Collected data:
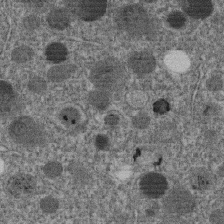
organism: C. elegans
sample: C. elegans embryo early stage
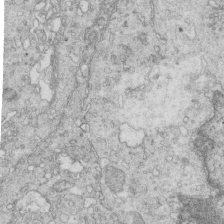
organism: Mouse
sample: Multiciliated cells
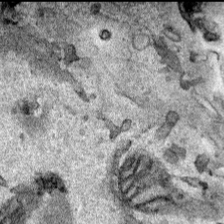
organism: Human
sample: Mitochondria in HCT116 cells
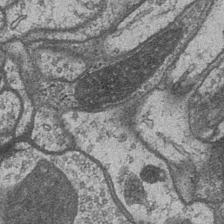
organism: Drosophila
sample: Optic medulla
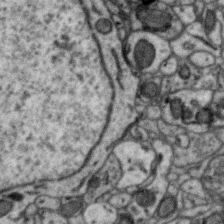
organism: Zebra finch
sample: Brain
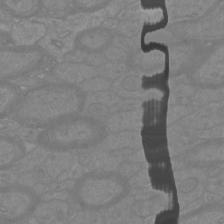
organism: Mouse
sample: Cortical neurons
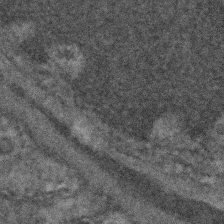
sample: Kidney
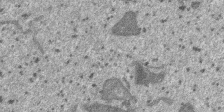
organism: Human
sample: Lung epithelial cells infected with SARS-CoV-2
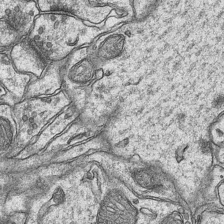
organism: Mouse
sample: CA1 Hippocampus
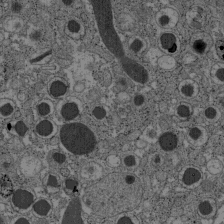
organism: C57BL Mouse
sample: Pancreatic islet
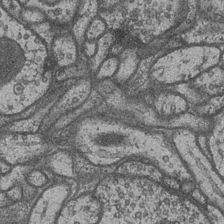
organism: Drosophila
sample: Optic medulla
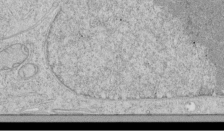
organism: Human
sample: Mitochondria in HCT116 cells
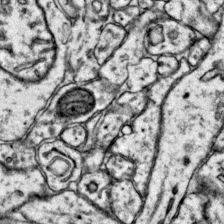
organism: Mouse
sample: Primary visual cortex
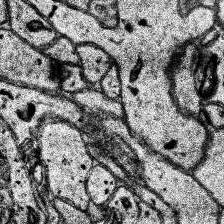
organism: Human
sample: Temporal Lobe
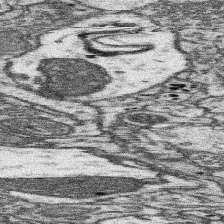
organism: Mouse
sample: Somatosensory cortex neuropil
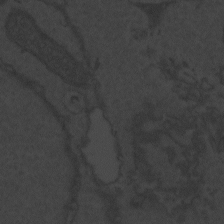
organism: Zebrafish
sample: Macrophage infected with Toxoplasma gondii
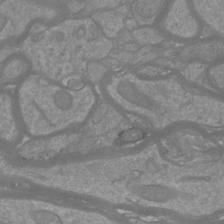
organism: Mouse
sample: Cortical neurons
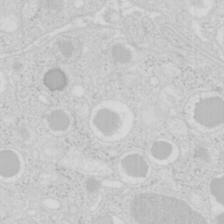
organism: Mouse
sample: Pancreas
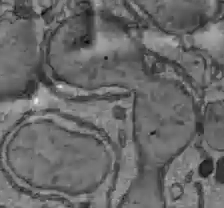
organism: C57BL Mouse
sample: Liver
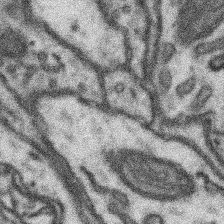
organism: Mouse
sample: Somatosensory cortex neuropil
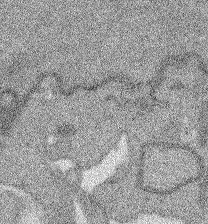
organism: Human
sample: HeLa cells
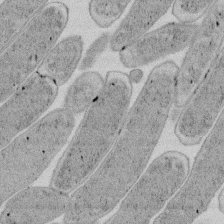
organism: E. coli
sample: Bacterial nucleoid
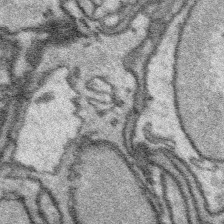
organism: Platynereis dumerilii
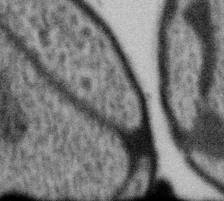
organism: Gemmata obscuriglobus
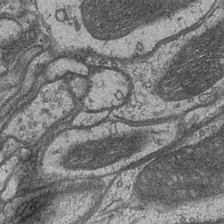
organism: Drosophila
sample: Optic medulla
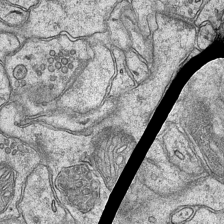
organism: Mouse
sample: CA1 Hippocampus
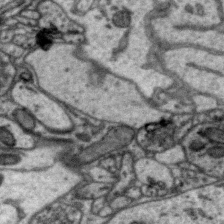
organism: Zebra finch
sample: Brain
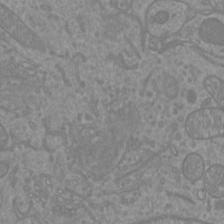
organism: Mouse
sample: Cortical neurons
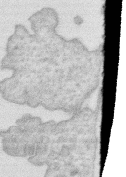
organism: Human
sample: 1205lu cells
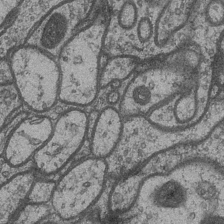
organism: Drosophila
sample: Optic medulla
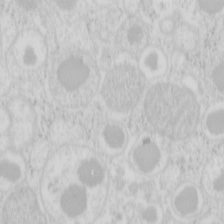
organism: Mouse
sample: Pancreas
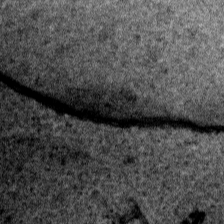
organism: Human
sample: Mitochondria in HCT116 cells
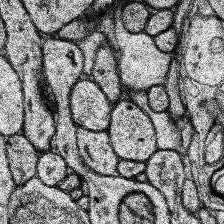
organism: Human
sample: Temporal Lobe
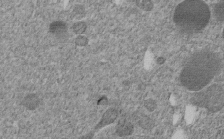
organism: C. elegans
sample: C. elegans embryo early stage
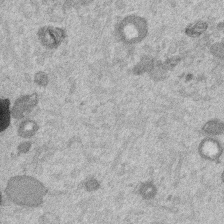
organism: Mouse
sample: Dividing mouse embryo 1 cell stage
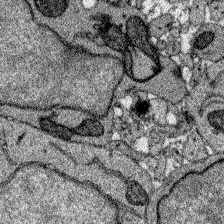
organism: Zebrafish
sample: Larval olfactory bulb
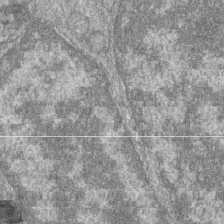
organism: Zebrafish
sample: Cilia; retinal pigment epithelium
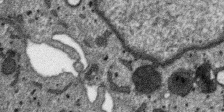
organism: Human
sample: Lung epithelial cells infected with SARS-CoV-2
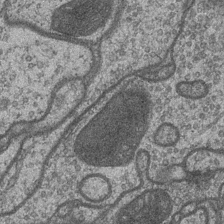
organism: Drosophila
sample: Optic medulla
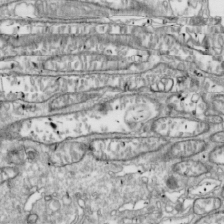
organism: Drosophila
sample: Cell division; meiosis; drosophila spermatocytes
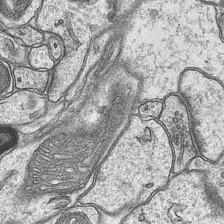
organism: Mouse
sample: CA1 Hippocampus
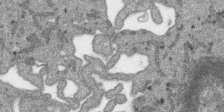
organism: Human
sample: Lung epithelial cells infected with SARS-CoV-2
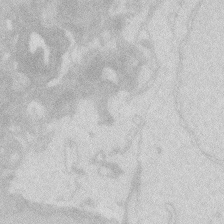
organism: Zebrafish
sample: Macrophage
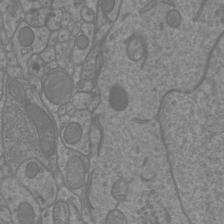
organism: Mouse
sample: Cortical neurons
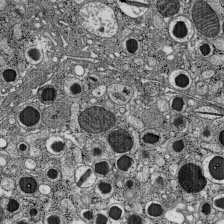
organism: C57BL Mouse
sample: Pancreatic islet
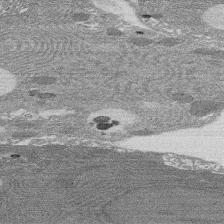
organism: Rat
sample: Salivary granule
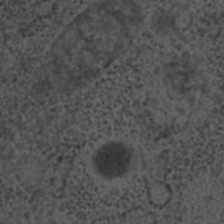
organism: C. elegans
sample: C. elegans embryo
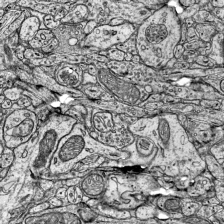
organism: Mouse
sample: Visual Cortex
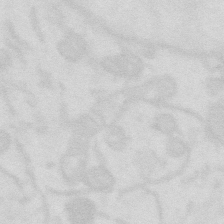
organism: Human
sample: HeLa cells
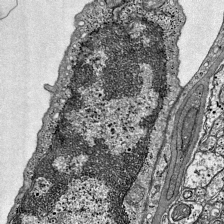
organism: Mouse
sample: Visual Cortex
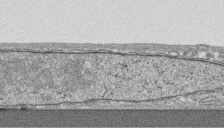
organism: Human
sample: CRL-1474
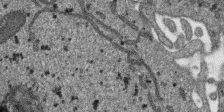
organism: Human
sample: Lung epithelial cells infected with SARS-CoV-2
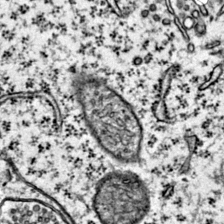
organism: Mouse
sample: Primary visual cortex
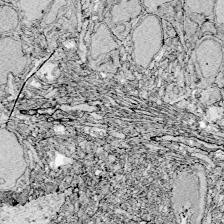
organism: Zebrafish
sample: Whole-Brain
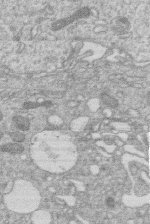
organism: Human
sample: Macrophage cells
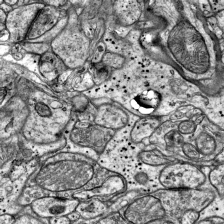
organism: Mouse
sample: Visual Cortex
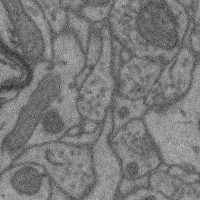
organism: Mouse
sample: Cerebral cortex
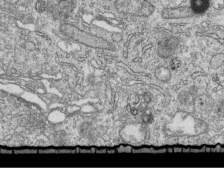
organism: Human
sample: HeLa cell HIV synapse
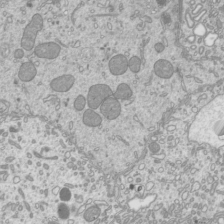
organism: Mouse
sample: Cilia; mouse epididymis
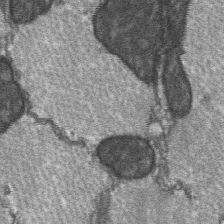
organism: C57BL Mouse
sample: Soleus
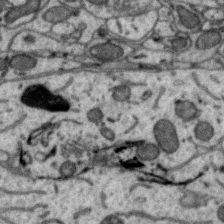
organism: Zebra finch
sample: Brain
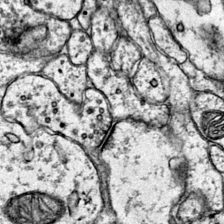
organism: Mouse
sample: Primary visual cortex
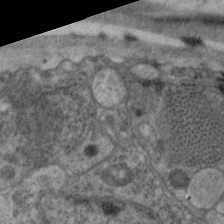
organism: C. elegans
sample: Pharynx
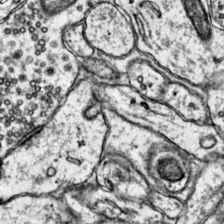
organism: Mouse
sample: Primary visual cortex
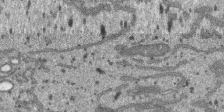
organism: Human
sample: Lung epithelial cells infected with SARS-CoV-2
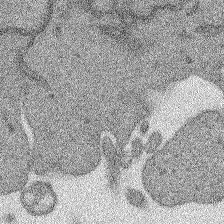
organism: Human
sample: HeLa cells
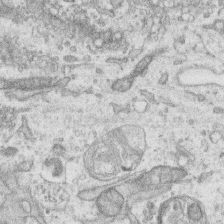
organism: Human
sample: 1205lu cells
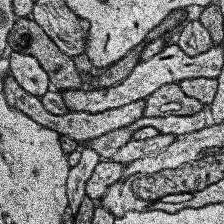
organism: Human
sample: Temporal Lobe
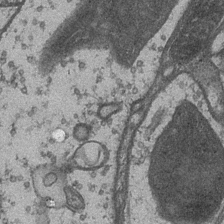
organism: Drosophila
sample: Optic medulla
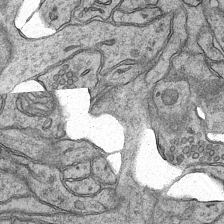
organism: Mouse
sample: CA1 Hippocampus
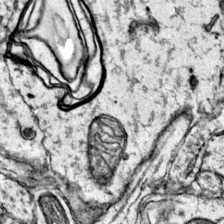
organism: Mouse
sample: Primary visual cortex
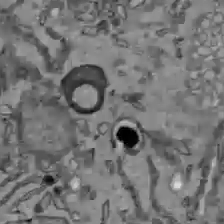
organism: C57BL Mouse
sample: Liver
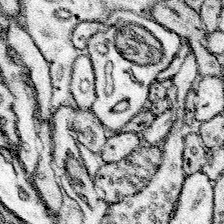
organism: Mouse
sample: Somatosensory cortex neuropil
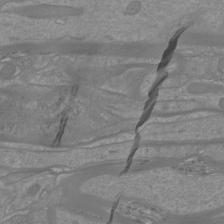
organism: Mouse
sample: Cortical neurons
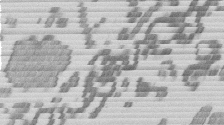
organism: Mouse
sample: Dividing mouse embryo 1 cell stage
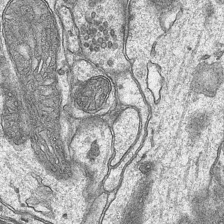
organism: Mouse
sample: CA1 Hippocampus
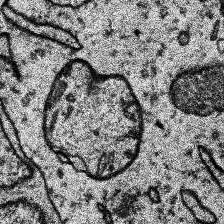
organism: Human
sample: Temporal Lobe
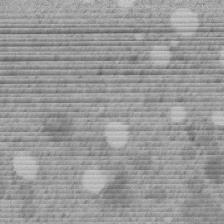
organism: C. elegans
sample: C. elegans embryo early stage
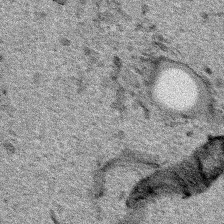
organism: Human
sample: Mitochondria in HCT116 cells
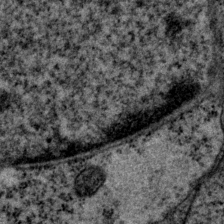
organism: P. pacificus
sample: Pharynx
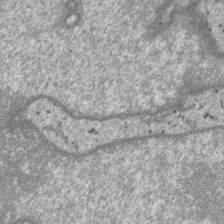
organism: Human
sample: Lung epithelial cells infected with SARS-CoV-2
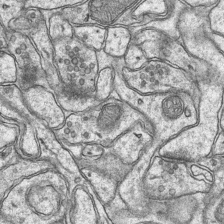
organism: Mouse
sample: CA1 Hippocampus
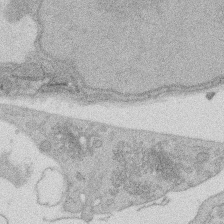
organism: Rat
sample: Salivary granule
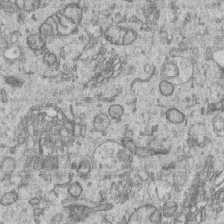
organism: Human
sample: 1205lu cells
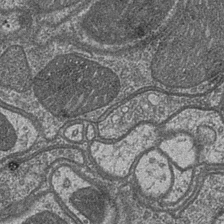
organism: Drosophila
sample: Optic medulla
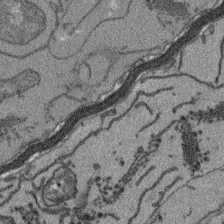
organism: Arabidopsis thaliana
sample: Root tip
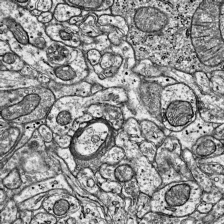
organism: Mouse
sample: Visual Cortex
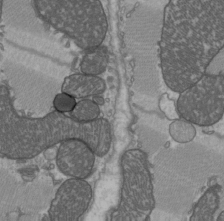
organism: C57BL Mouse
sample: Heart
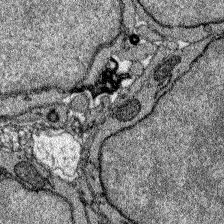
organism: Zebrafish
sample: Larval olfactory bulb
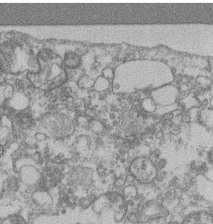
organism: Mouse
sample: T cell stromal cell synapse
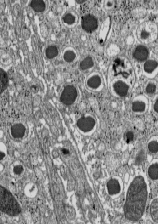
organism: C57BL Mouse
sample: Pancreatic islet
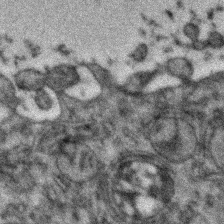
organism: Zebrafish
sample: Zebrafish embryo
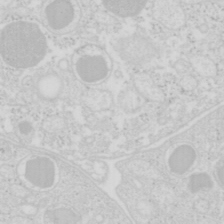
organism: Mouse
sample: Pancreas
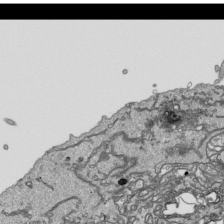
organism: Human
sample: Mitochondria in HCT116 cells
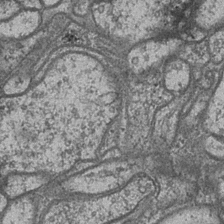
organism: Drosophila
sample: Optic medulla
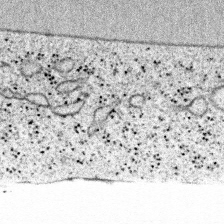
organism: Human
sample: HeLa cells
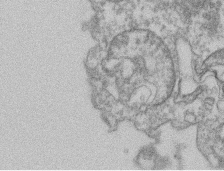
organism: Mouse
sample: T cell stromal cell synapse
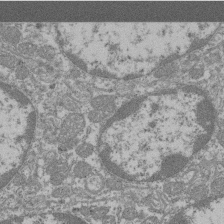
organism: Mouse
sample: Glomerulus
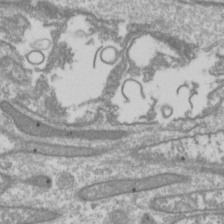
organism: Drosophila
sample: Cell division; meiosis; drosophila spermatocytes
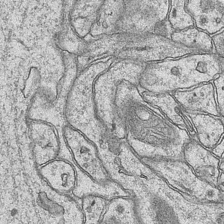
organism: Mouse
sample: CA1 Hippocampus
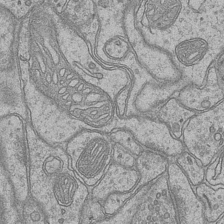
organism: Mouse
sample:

▶ **Work instructions**: Return all the records exactly, excluding images.

▶ **Problem solution**:
organism: C. elegans
sample: C. elegans embryo early stage
organism: Mouse
sample: Multiciliated cells
organism: Human
sample: Mitochondria in HCT116 cells
organism: Drosophila
sample: Optic medulla
organism: Zebra finch
sample: Brain
organism: Mouse
sample: Cortical neurons
sample: Kidney
organism: Human
sample: Lung epithelial cells infected with SARS-CoV-2
organism: Mouse
sample: CA1 Hippocampus
organism: C57BL Mouse
sample: Pancreatic islet
organism: Drosophila
sample: Optic medulla
organism: Human
sample: Mitochondria in HCT116 cells
organism: Mouse
sample: Primary visual cortex
organism: Human
sample: Temporal Lobe
organism: Mouse
sample: Somatosensory cortex neuropil
organism: Zebrafish
sample: Macrophage infected with Toxoplasma gondii
organism: Mouse
sample: Cortical neurons
organism: Mouse
sample: Pancreas
organism: C57BL Mouse
sample: Liver
organism: Mouse
sample: Somatosensory cortex neuropil
organism: Human
sample: HeLa cells
organism: E. coli
sample: Bacterial nucleoid
organism: Platynereis dumerilii
organism: Gemmata obscuriglobus
organism: Drosophila
sample: Optic medulla
organism: Mouse
sample: CA1 Hippocampus
organism: Zebra finch
sample: Brain
organism: Mouse
sample: Cortical neurons
organism: Human
sample: 1205lu cells
organism: Drosophila
sample: Optic medulla
organism: Mouse
sample: Pancreas
organism: Human
sample: Mitochondria in HCT116 cells
organism: Human
sample: Temporal Lobe
organism: C. elegans
sample: C. elegans embryo early stage
organism: Mouse
sample: Dividing mouse embryo 1 cell stage
organism: Zebrafish
sample: Larval olfactory bulb
organism: Zebrafish
sample: Cilia; retinal pigment epithelium
organism: Human
sample: Lung epithelial cells infected with SARS-CoV-2
organism: Drosophila
sample: Optic medulla
organism: Drosophila
sample: Cell division; meiosis; drosophila spermatocytes
organism: Mouse
sample: CA1 Hippocampus
organism: Human
sample: Lung epithelial cells infected with SARS-CoV-2
organism: Zebrafish
sample: Macrophage
organism: Mouse
sample: Cortical neurons
organism: C57BL Mouse
sample: Pancreatic islet
organism: Rat
sample: Salivary granule
organism: C. elegans
sample: C. elegans embryo
organism: Mouse
sample: Visual Cortex
organism: Human
sample: HeLa cells
organism: Mouse
sample: Visual Cortex
organism: Human
sample: CRL-1474
organism: Human
sample: Lung epithelial cells infected with SARS-CoV-2
organism: Mouse
sample: Primary visual cortex
organism: Zebrafish
sample: Whole-Brain
organism: Human
sample: Macrophage cells
organism: Mouse
sample: Visual Cortex
organism: Mouse
sample: Cerebral cortex
organism: Human
sample: HeLa cell HIV synapse
organism: Mouse
sample: Cilia; mouse epididymis
organism: C57BL Mouse
sample: Soleus
organism: Zebra finch
sample: Brain
organism: Mouse
sample: Primary visual cortex
organism: C. elegans
sample: Pharynx
organism: Mouse
sample: Primary visual cortex
organism: Human
sample: Lung epithelial cells infected with SARS-CoV-2
organism: Human
sample: HeLa cells
organism: Human
sample: 1205lu cells
organism: Human
sample: Temporal Lobe
organism: Drosophila
sample: Optic medulla
organism: Mouse
sample: CA1 Hippocampus
organism: Mouse
sample: Primary visual cortex
organism: C57BL Mouse
sample: Liver
organism: Mouse
sample: Somatosensory cortex neuropil
organism: Mouse
sample: Cortical neurons
organism: Mouse
sample: Dividing mouse embryo 1 cell stage
organism: Mouse
sample: CA1 Hippocampus
organism: Human
sample: Temporal Lobe
organism: C. elegans
sample: C. elegans embryo early stage
organism: Human
sample: Mitochondria in HCT116 cells
organism: P. pacificus
sample: Pharynx
organism: Human
sample: Lung epithelial cells infected with SARS-CoV-2
organism: Mouse
sample: CA1 Hippocampus
organism: Rat
sample: Salivary granule
organism: Human
sample: 1205lu cells
organism: Drosophila
sample: Optic medulla
organism: Arabidopsis thaliana
sample: Root tip
organism: Mouse
sample: Visual Cortex
organism: C57BL Mouse
sample: Heart
organism: Zebrafish
sample: Larval olfactory bulb
organism: Mouse
sample: T cell stromal cell synapse
organism: C57BL Mouse
sample: Pancreatic islet
organism: Zebrafish
sample: Zebrafish embryo
organism: Mouse
sample: Pancreas
organism: Human
sample: Mitochondria in HCT116 cells
organism: Drosophila
sample: Optic medulla
organism: Human
sample: HeLa cells
organism: Mouse
sample: T cell stromal cell synapse
organism: Mouse
sample: Glomerulus
organism: Drosophila
sample: Cell division; meiosis; drosophila spermatocytes
organism: Mouse
sample: CA1 Hippocampus
organism: Mouse
sample:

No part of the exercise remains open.